2 Replies Latest reply on Jan 18, 2012 3:57 AM by Thomas Peuss

    Not getting a stable cluster with TCP JGroups transport

    Thomas Peuss Newbie

      Hello!

       

      I am trying to establish a cluster (Infinispan 5.1.0CR3) among 8 nodes (Redhat Enterprise Linux 5.7 x86_64, Sun JDK 1.6.0_29 64bit, 24 cores, 32 GB RAM) with TCP transport (due to networking restrictions).

       

      My problem is that I cannot get a stable cluster. When I start the nodes at first everything seems OK and they all see each other. But after a minute or so they start to SUSPECT each other and the cluster falls apart.

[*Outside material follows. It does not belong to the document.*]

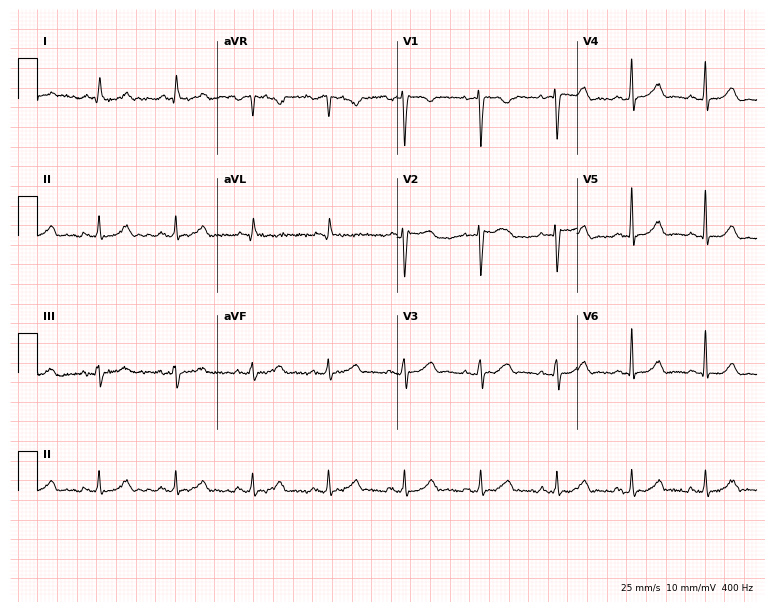
12-lead ECG (7.3-second recording at 400 Hz) from a 46-year-old female patient. Labelled as a normal ECG.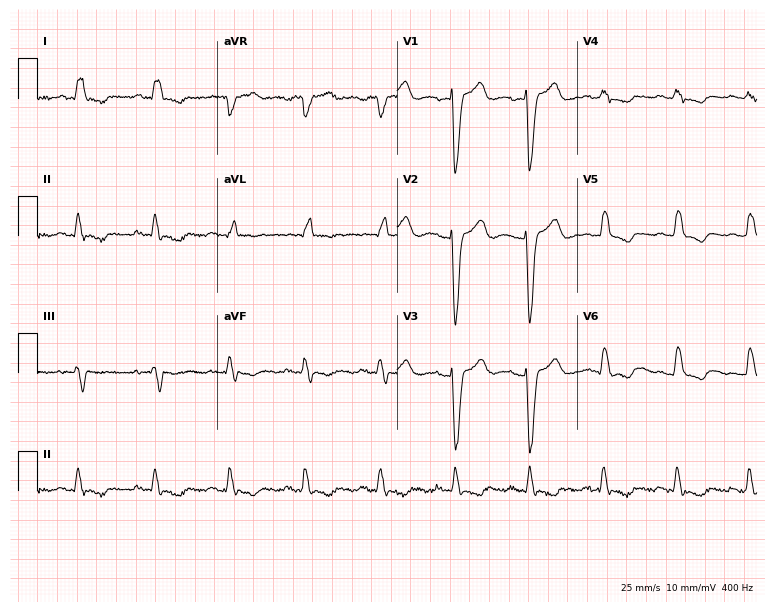
Resting 12-lead electrocardiogram. Patient: a woman, 73 years old. The tracing shows left bundle branch block (LBBB).

This happens even when there only a very small amount of traffic on the cluster.

       

      I am wondering about what can be the cause for the observed behaviour...

       

      Greetings

      Thomas

       

      Snippet from logfile (node 2):

      dataprocessing.log.1:11.01.2012 11:02:01,014 WARN  [OOB-1,Infinispan-Cluster,db-cassi-p2-30143] org.jgroups.protocols.FD: I was suspected by db-cassi-p5-59983; ignoring the SUSPECT message and sending back a HEARTBEAT_ACK

      dataprocessing.log.1-11.01.2012 11:02:01,618 DEBUG [Timer-3,Infinispan-Cluster,db-cassi-p2-30143] org.jgroups.protocols.FD: sending are-you-alive msg to db-cassi-p3-6504 (own address=db-cassi-p2-30143)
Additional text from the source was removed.